As already mentioned, the holes of the n-type MWT solar cell wafers are provided with metallizations. To this end, the holes themselves are metallized by applying conductive metal paste to the holes, either in the form of a conductive metal layer (open holes) or in the form of conductive metal plugs (holes filled with conductive metal). The metallizations may cover only the inside of the holes or also a narrow rim around the edges of the holes, whereby the narrow rim may be present on the front-side edges of the holes, on the back-side edges of the holes or on both. The metallizations may be applied from one single conductive metal paste. It is also possible to apply the metallizations from two different conductive metal pastes, i.e. one conductive metal paste may be applied to the front-side of the holes and the other to their back-side. After application of the one or two conductive metal pastes it is/they are dried and fired to form p-type emitter contacts and, respectively, anodic back contacts of the n-type MWT solar cell. Firing is typically carried out in a belt furnace for a period of 1 to 5 minutes with the wafer reaching a peak temperature in the range of 700 to 900° C. The fired metallizations of the holes are in electric connection with the terminals of the thin front-side conductive collector lines.

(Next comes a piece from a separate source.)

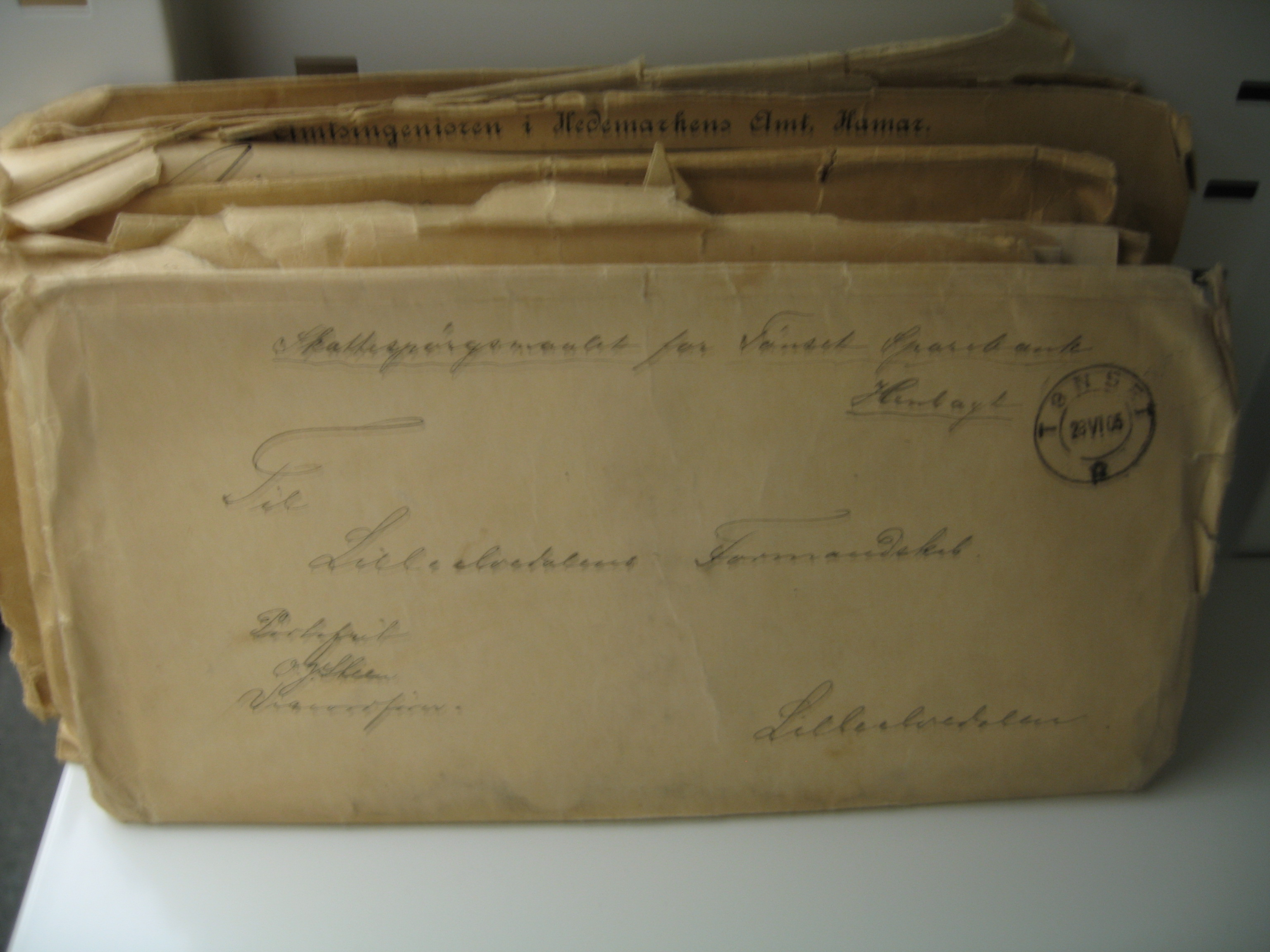 Arkivmateriale

In addition, a back-side conductive metal paste, typically a silver paste, is applied, typically screen printed, and successively dried on the back-side of the n-type wafer avoiding any contact with the metallizations of the holes. In other words, the back-side conductive metal paste is applied ensuring that it stays electrically insulated from the metallizations of the holes prior to as well as after firing. The back-side conductive metal paste is applied evenly distributed over the back-side of the n-type substrate, then dried and transformed by firing to become evenly distributed cathodic conductive metal back collector contacts. Firing is typically carried out in a belt furnace for a period of 1 to 5 minutes with the wafer reaching a peak temperature in the range of 700 to 900° C. The front anode, the metallizations of the holes and the back cathodes can be fired sequentially or cofired. The conductive metal back collector contacts account only for a small area of the back-side of the n-type substrate. In addition, the front-side conductive metal paste applied as thin collector lines fires through the ARC layer during firing, and is thereby able to electrically contact the front-side p-type emitter.